__Material for the task__:
<<<<
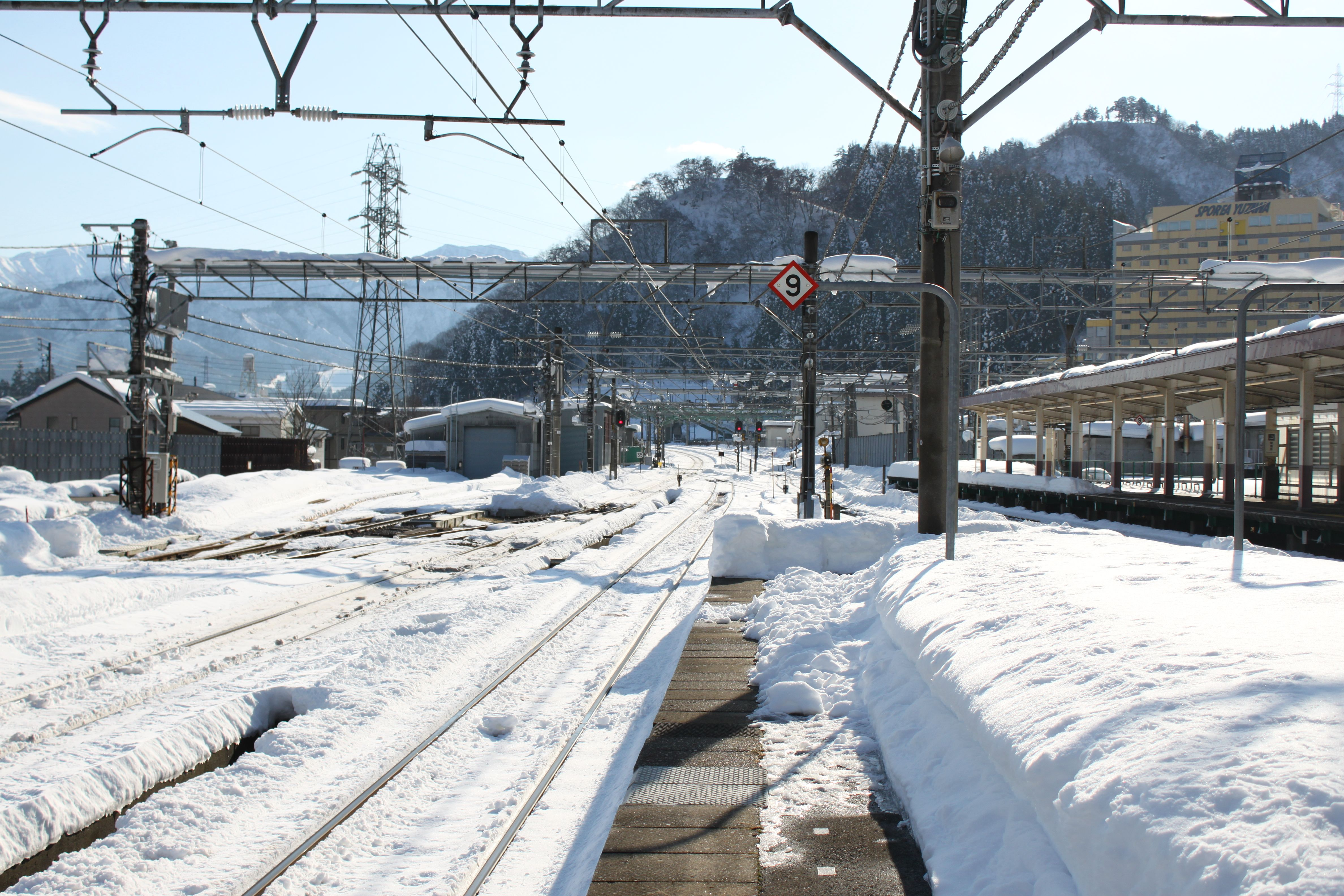 越後湯沢駅
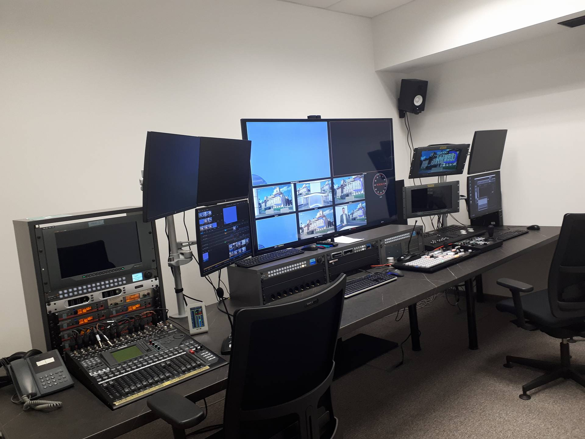 Studio Wien, SchauTV, Regie I
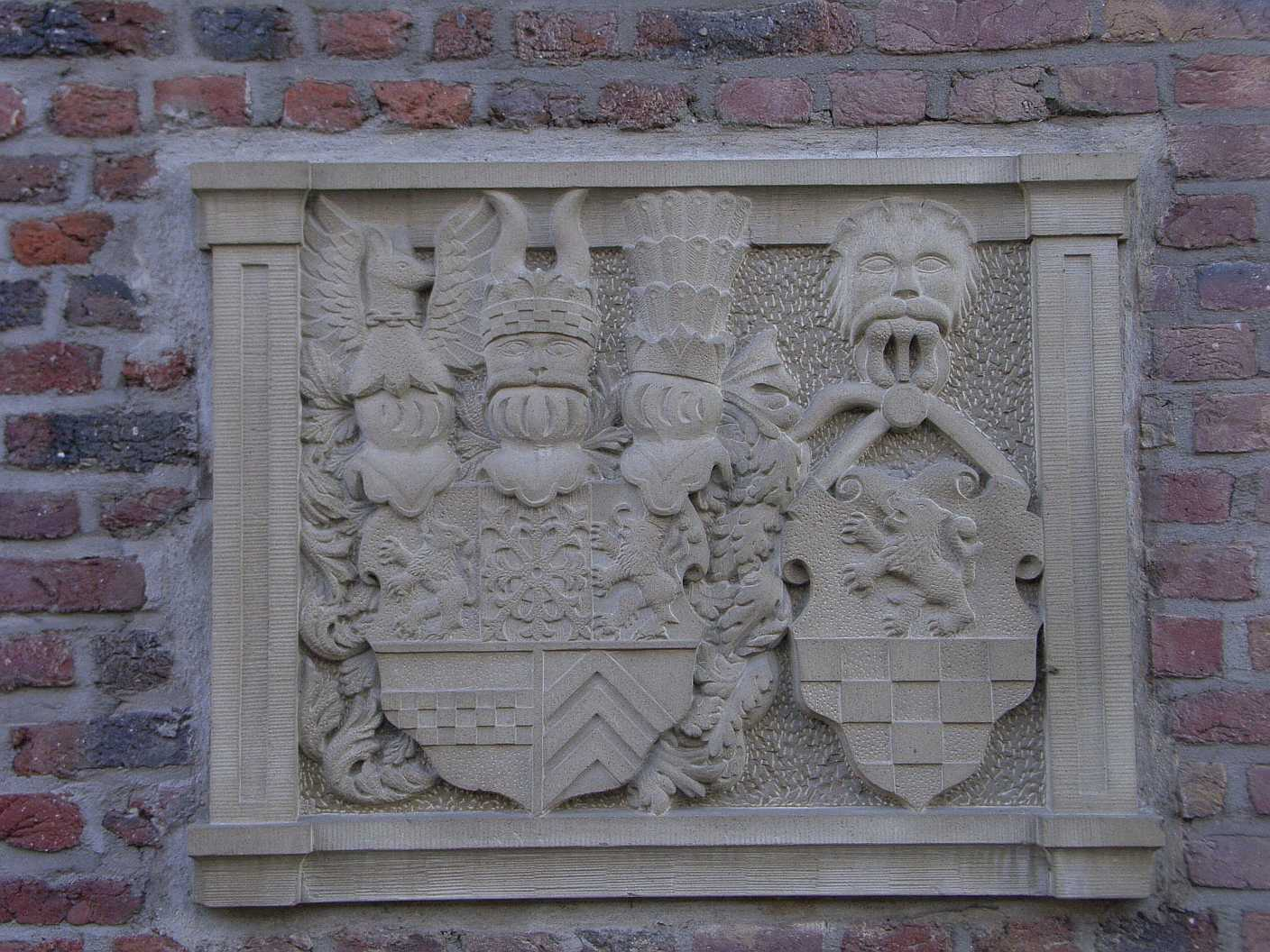 Kopie des Wappensteins am ehem. alten Rathaus (um 1600), Sandsteinreplikat von 1989 am Heimatmuseum Linnich
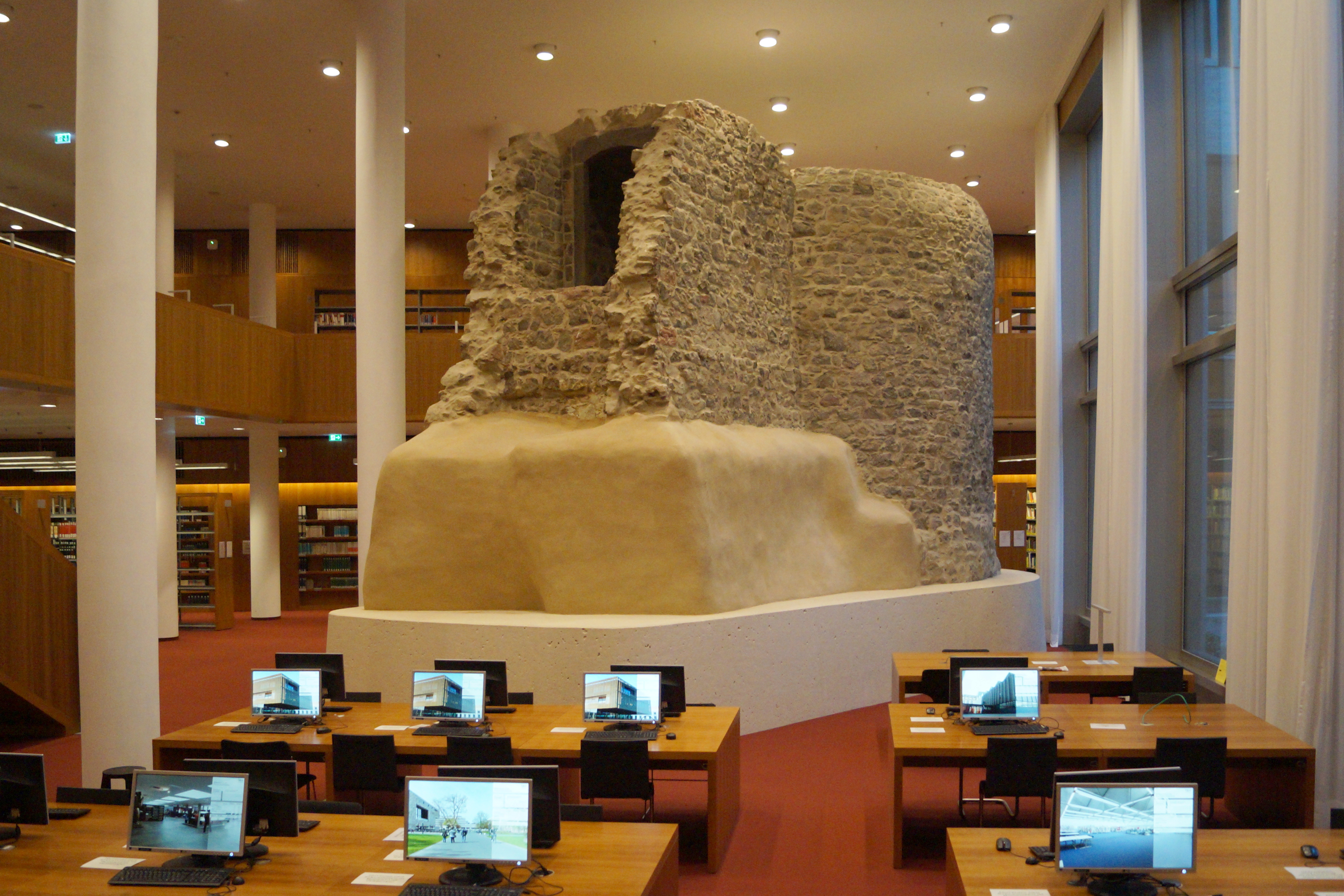 Konservierter Eiskeller "Affenstein" in der gesellschafts- und erziehungswissenschaftlichen Bibliothek auf dem Frankfurter Uni-Campus Westend.
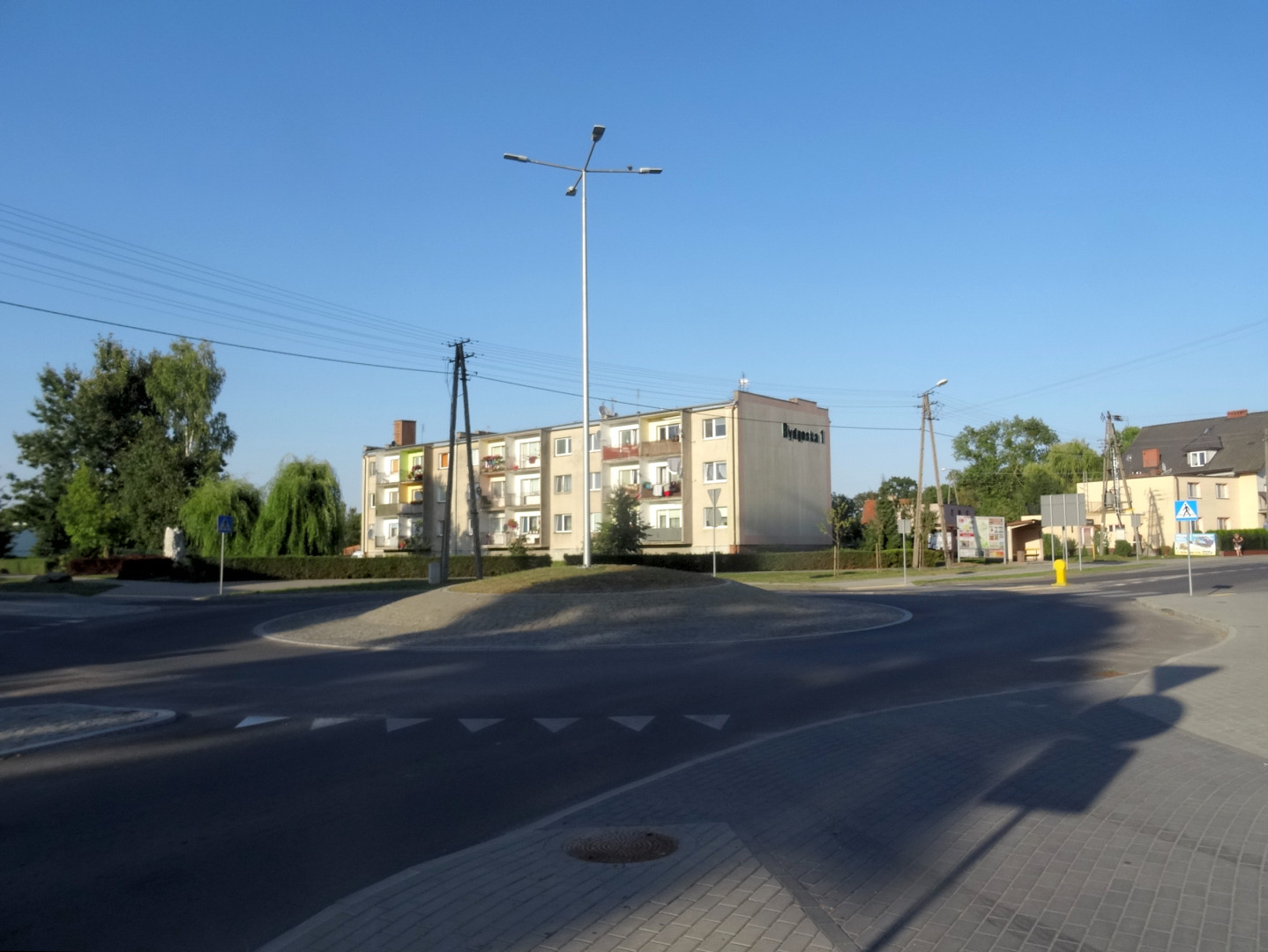 Sicienko - wieś gminna w powiecie bydgoskim, woj. kujawsko-pomorskie
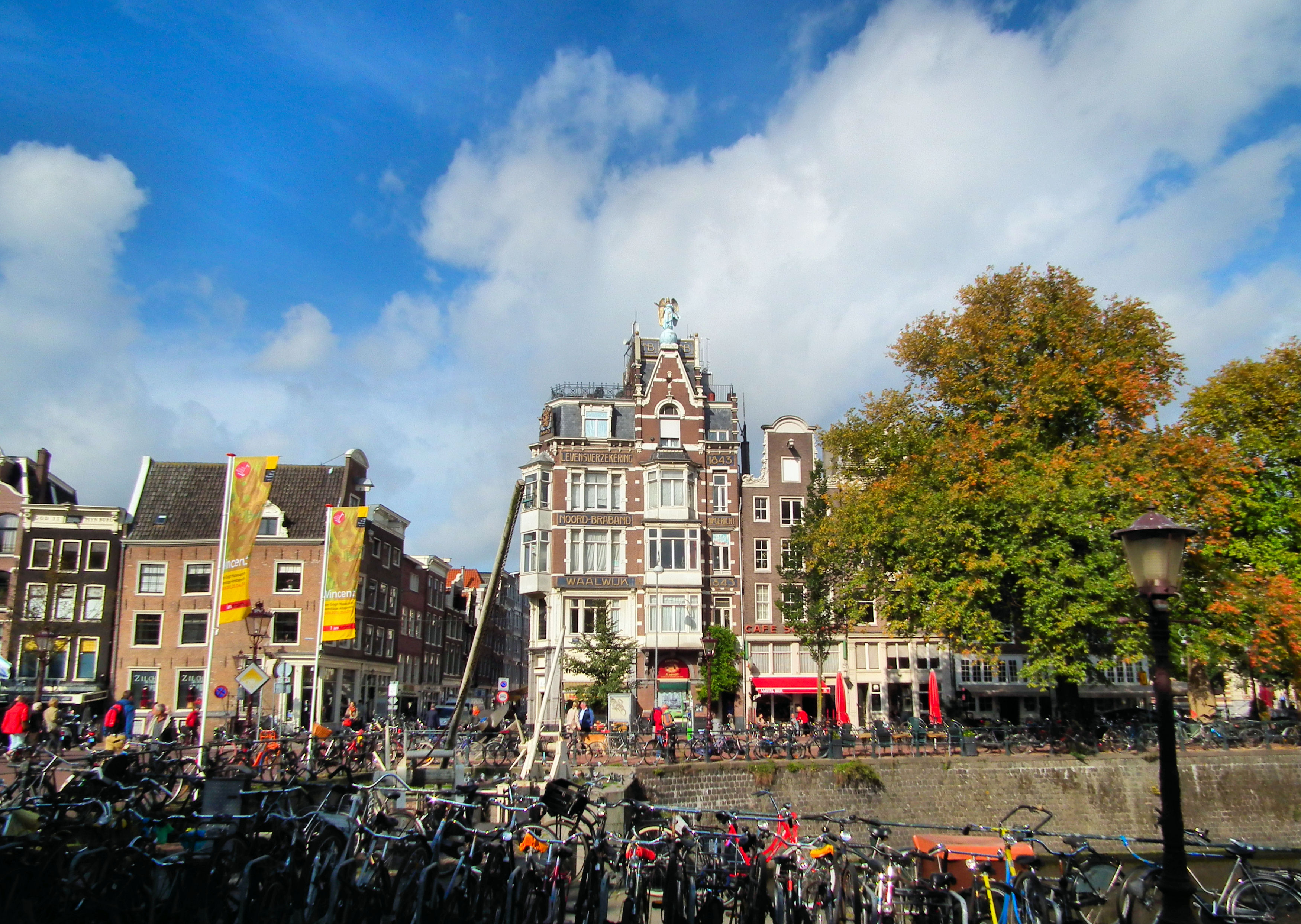 Singel, gezien vanaf brug Brouwersgracht. Op de achterghrond de Nieuwendijk. Op het hoekpand de tekst: "Levensverzekering Noord-Brabant 1843"
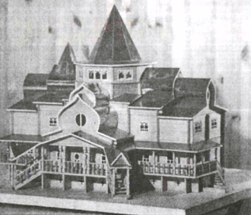 Макет дома из клееного бруса, созданный конструкторами и инженерами Сокольского ДОКа по проекту вологодских архитекторов в 1999 году. Проект впоследствии был реализован на комбинате. Дом установлен в Великом Устюгеи является резиденцией Деда Мороза. Макет хранится в музее Сокольского ДОКа.
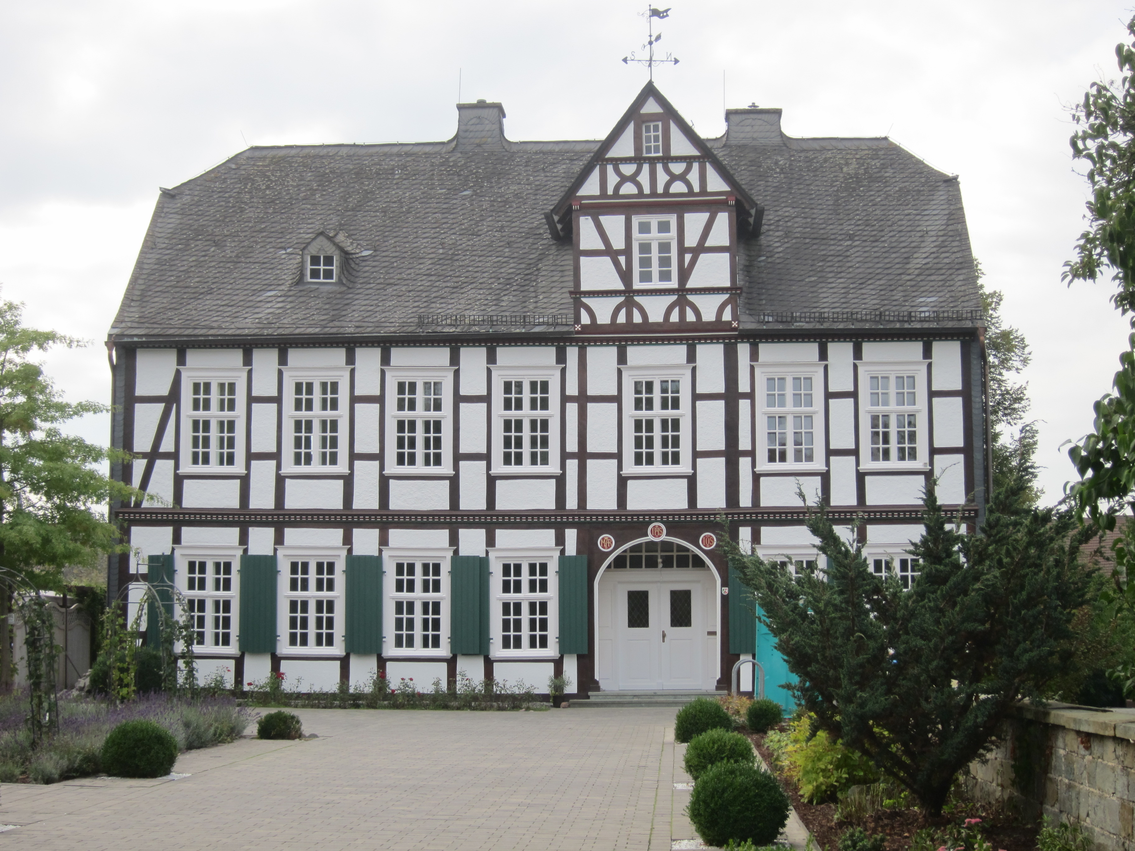 Pastoratsgebäude Anröchte This is a photograph of an architectural monument.
>>>>
__Work to be completed__: Here the job is to output the lines from the top of the listing through the line holding "Singel, gezien vanaf", word for word and without pictures.

__Result for this exercise__:
 越後湯沢駅
 Studio Wien, SchauTV, Regie I
 Kopie des Wappensteins am ehem. alten Rathaus (um 1600), Sandsteinreplikat von 1989 am Heimatmuseum Linnich
 Konservierter Eiskeller "Affenstein" in der gesellschafts- und erziehungswissenschaftlichen Bibliothek auf dem Frankfurter Uni-Campus Westend.
 Sicienko - wieś gminna w powiecie bydgoskim, woj. kujawsko-pomorskie
 Singel, gezien vanaf brug Brouwersgracht. Op de achterghrond de Nieuwendijk. Op het hoekpand de tekst: "Levensverzekering Noord-Brabant 1843"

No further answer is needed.